L’un des élément clé de notre ministère en tant que juifs est l’enseignement des lois aux autres nations, tel que cela nous a été donné de faire dès le départ. Il s’agit bien de la condition fondamentale pour l’accomplissement de la prophétie de la greffe et de la greffe à nouveau.
Il est souvent question de la façon dont les lois s’accomplissent en Christ et quel en est le message et l’obligation spirituelle aujourd’hui pour le fidèle.

Dans cet écrit, nous aborderons plutôt le sujet de la loi telle qu’elle est interprétée et observée par la communauté juive actuelle n’ayant plus ni Sanctuaire ni Sacerdoce.
Comme nous l’avons précisé plusieurs fois déjà, la Loi, qui est immuable, n’a subi de modifications que dans son application qui, suite à l’avènement de Christ, est passée de la main des hommes aux mains du Souverain.

Il y a peu, j’ai entendu de la bouche d’un enseignant dans une synagogue, qu’aujourd’hui, il fallait interpréter la loi à un niveau spirituel. Étant donné qu’il n’y a plus de Sanctuaire – de Temple – ni de Sacerdoce, tous les jugements sont entre les mains de l’Éternel.
Pour un disciple de Christ, cette information ne nous apprend rien de nouveau, car ceci est l’un des fondements de notre foi. Ce qui est étonnant, c’est de voir à quel point le peuple confiné sous le voile est capable de percevoir les réalités et les vérités que souvent même le Corps de Christ à du mal ou pire, refuse de saisir.

Quelques exemples:

1. Depuis 70 après JC, suite à la destruction du second Temple par les troupes romaines, les juifs n’offrent plus d’holocaustes! Ils considèrent toutes les lois concernant les offrandes comme n’étant plus de vigueur tant que le temple ne sera pas reconstruit.
Il est intéressant de voir que suite au sacrifice de Yéshoua sur la croix, lorsque l’obligation de montrer des offrandes à l’Éternel à non seulement été abolie, mais elle est strictement interdite depuis ce moment, tout comme le Corps de Christ, la communauté juive respecte cette interdiction depuis l’an 70. Personnellement, je me pose la question si quiconque avait encore les « tripes » d’aller faire une offrande quelconque dans le Temple suite au déchirement de son voile lorsque Yéshoua rendit l’âme? (Matthieu 27: 51)

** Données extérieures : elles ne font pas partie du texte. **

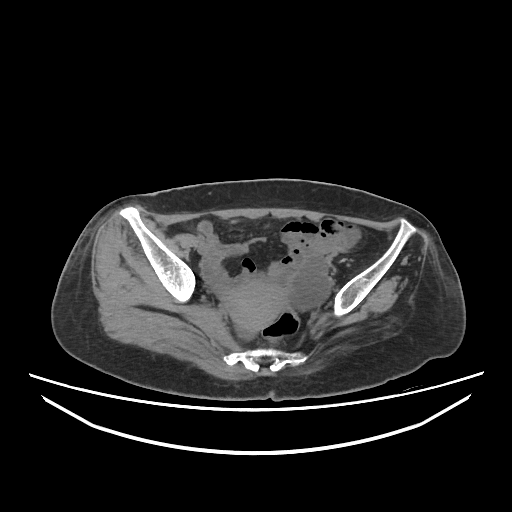
Abdominal CT · axial view
Boxes are (x1, y1, x2, y2) in pixels.
Organ bounding boxes:
- prostate/uterus: (225, 279, 286, 330)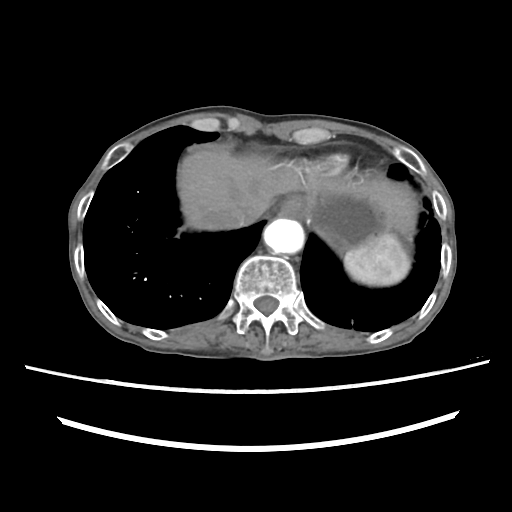
CT abdomen. axial view. 81-year-old male patient. 15 organs annotated in this scan (a whole-scan count: organs this slice does not pass through have no box)
Boxes are (x1, y1, x2, y2) in pixels.
aorta: (263, 218, 304, 253)
stomach: (303, 183, 391, 252)
liver: (177, 148, 416, 241)
esophagus: (277, 196, 303, 216)
spleen: (344, 233, 410, 285)
inferior vena cava: (211, 207, 253, 228)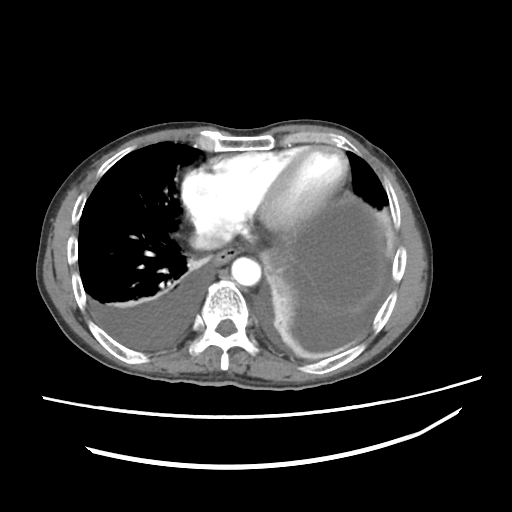
CT, abdomen/pelvis. axial view. abdomen soft-tissue window. 512x512 px. 50-year-old male patient
Boxes: x1:y1:x2:y2 in pixels. 3 labeled organs on this slice — aorta at 232:257:261:285; esophagus at 211:246:242:269; inferior vena cava at 189:227:230:251.
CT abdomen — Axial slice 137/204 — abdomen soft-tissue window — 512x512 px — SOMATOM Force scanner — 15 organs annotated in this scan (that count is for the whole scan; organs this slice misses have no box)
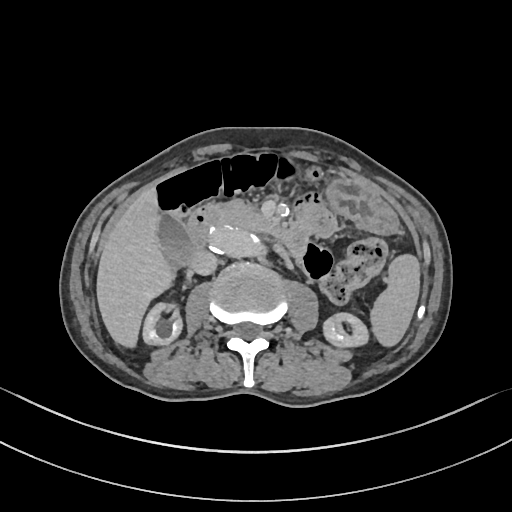 Boxes are (x1, y1, x2, y2) in pixels.
spleen: (371, 254, 419, 345)
right kidney: (142, 303, 180, 343)
left kidney: (324, 313, 367, 346)
gall bladder: (156, 213, 190, 265)
liver: (97, 187, 170, 346)
stomach: (329, 178, 396, 233)
aorta: (206, 225, 262, 256)
inferior vena cava: (190, 250, 216, 274)
pancreas: (214, 201, 274, 232)
duodenum: (187, 206, 308, 256)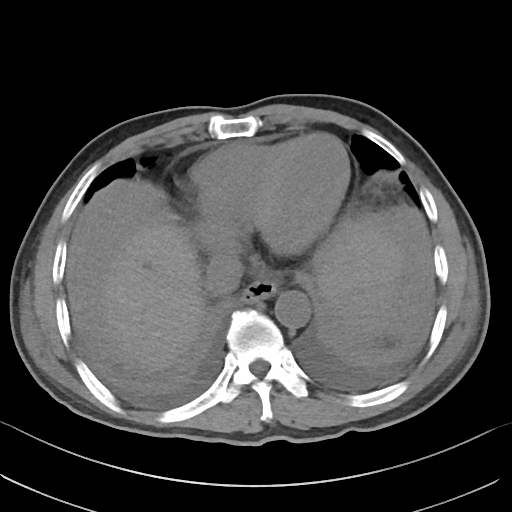

CT abdomen · axial view · soft-tissue window (W 400 / L 40) · SOMATOM Force scanner
Box edges are left/top/right/bottom in pixels. 5 labeled organs on this slice — spleen at left=335, top=262, right=429, bottom=336; esophagus at left=241, top=278, right=277, bottom=303; liver at left=88, top=223, right=402, bottom=371; aorta at left=275, top=290, right=310, bottom=327; inferior vena cava at left=205, top=254, right=243, bottom=294.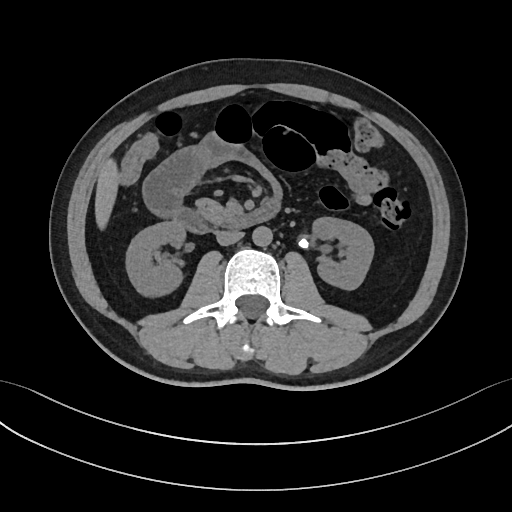

CT, abdomen/pelvis. axial view. soft-tissue window. 512x512 px
Bounding boxes as [x1, y1, x2, y2] in pixel coordinates. The annotated organs in this slice are: pancreas at [196, 198, 232, 225], aorta at [252, 226, 272, 246], left kidney at [312, 217, 373, 289], liver at [95, 159, 119, 229], duodenum at [172, 198, 280, 233], right kidney at [126, 221, 185, 296], inferior vena cava at [216, 230, 243, 245].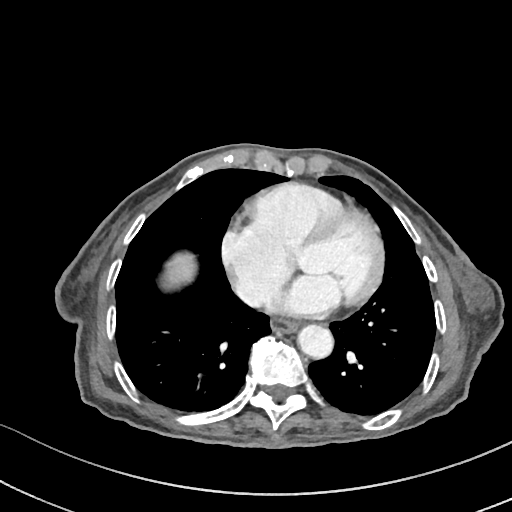 Computed tomography, abdomen. axial view. 512x512 px
Boxes: x1 y1 x2 y2 (pixel coords, space-separated).
Organ bounding boxes:
- esophagus: 270 318 296 332
- aorta: 297 323 332 358
- inferior vena cava: 236 282 258 305
- liver: 165 252 196 286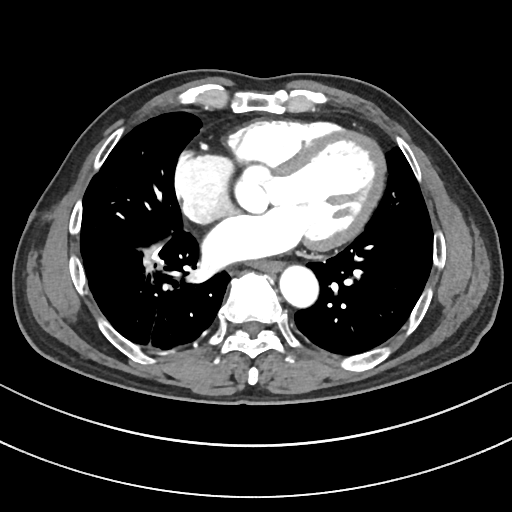 Lower-chest slice from an abdominal CT, just above the liver and spleen. axial view. 512x512 px
The heart and lungs are never labeled in this dataset, so they have no box on this slice.
{"organs":{"esophagus":[258,261,284,272],"aorta":[280,267,319,308]}}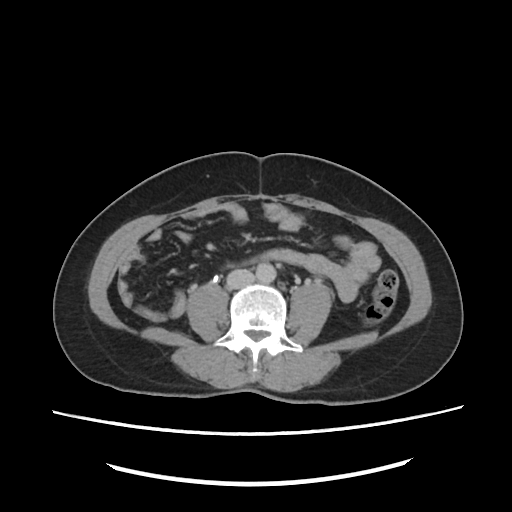 CT, abdomen/pelvis · axial view · acquired on Aquilion ONE
Coordinates as <box>x1,y1,x2,y2</box> in pixels.
aorta: <box>254,263,275,282</box>
inferior vena cava: <box>226,269,254,289</box>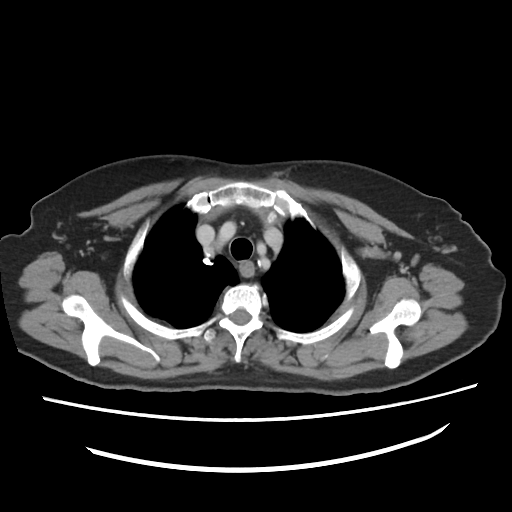

CT of the abdomen extending into the chest, slice through the chest · axial view · soft-tissue window, W/L 400/40
At this level of the chest no structure but the esophagus and the aorta has a label in this dataset, and those two are boxed only where they are labeled. Each box given as x1,y1,x2,y2. The annotated organs in this slice are: esophagus at x1=240, y1=262, x2=253, y2=277.
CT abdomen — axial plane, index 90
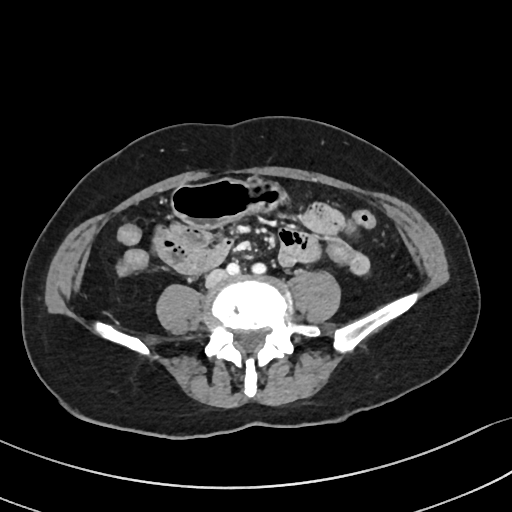 <organs><organ name="inferior vena cava" x1="207" y1="270" x2="226" y2="286"/><organ name="stomach" x1="172" y1="178" x2="285" y2="227"/></organs>
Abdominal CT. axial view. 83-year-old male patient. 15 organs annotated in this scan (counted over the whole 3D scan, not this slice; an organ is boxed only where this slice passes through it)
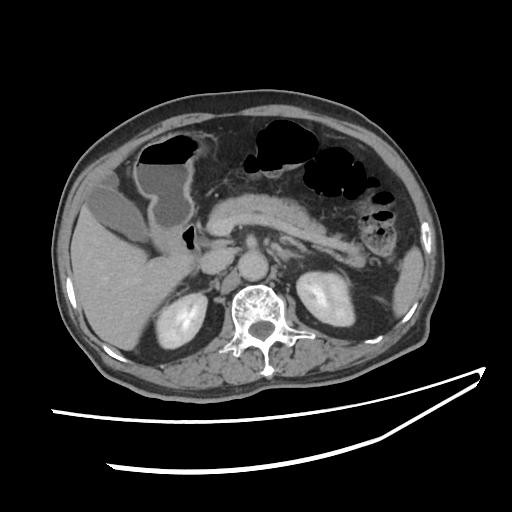

<organs><organ name="spleen" x1="393" y1="248" x2="422" y2="318"/><organ name="right kidney" x1="155" y1="292" x2="208" y2="348"/><organ name="left kidney" x1="297" y1="271" x2="355" y2="325"/><organ name="gall bladder" x1="90" y1="173" x2="149" y2="241"/><organ name="liver" x1="71" y1="202" x2="191" y2="350"/><organ name="stomach" x1="134" y1="129" x2="213" y2="254"/><organ name="aorta" x1="237" y1="252" x2="267" y2="281"/><organ name="inferior vena cava" x1="199" y1="248" x2="233" y2="272"/><organ name="pancreas" x1="211" y1="194" x2="371" y2="268"/><organ name="left adrenal gland" x1="271" y1="245" x2="302" y2="262"/><organ name="duodenum" x1="175" y1="224" x2="202" y2="273"/></organs>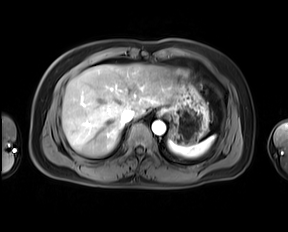 MRI, abdomen; axial view; 288x232 px
Boxes are (x1, y1, x2, y2) in pixels. The annotated organs in this slice are: aorta at (151, 120, 165, 135), esophagus at (157, 109, 163, 116), liver at (62, 63, 175, 157), stomach at (164, 76, 209, 144), inferior vena cava at (121, 109, 134, 122), spleen at (169, 135, 214, 157).

2. Conséquence de la nouvelle diaspora, l’ordre des Juges – Sanhedrins – fut abolie. Finie l’institution qui fut instaurée par l’Éternel lorsqu’il parla à Moïse et selon laquelle, une assemblée de sages était chargé d’appliquer la Loi.
Dans l’Israël moderne, plusieurs groupes de juifs orthodoxes ont tenté de rétablir l’ordre des Juges à de maintes reprises, mais en vain. Ils n’ont à ce jour jamais été capables de s’entendre. La plupart d’entre-eux sont persuadés que seul le Messie est capable de rétablir les Juges lorsqu’il (re)viendra.

3. Le peuple juif est constitué de trois groupes: les cohens, les lévites et les membres du peuple: les israélites. Les cohens, qui viennent de la tribu de Lévi, les grand-prêtres, s’occupaient du ministère spirituel au sein du Temple. Ce sont eux qui enseignaient la Loi au peuple. à leurs côtés travaillaient les lévites, également de la tribu de Lévi. Ils travaillaient aussi dans le temple en tant qu’adjoints des cohens. Le reste du peuple était Israël. L’Éternel avait donc de la main d’œuvre au sein du peuple aussi bien au niveau spirituel qu’au niveau psychique et physique.
Des lois très précises régulaient le revenu que devaient avoir les lévites et les cohanites, de quoi ils devaient vivre et en quelle mesure devaient-ils bénéficier des offrandes et des holocaustes afin qu’eux et leurs familles aient une vie décente.

Les lois concernant les cohanites sont les plus intéressantes dès lors qu’ils recevaient même à partir du revenu des lévites. Les lévites devaient donner la dîme et faire des offrandes qui allaient directement vers celui aux côtés duquel ils accomplissaient leur ministère.
La communauté juive respecte ces lois jusqu’à ce jour. Ils mettent de côté les dîmes et les offrandes qui vont aux cohanites. Cependant ils ne les donnent à personne, mais les désintègrent comme lorsque les femmes jettent une partie de la pâte dans le four avant de cuire le pain. Ils ne donnent pas les portions aux rabbins locaux, car on ne peut jamais savoir précisément l’origine des gens.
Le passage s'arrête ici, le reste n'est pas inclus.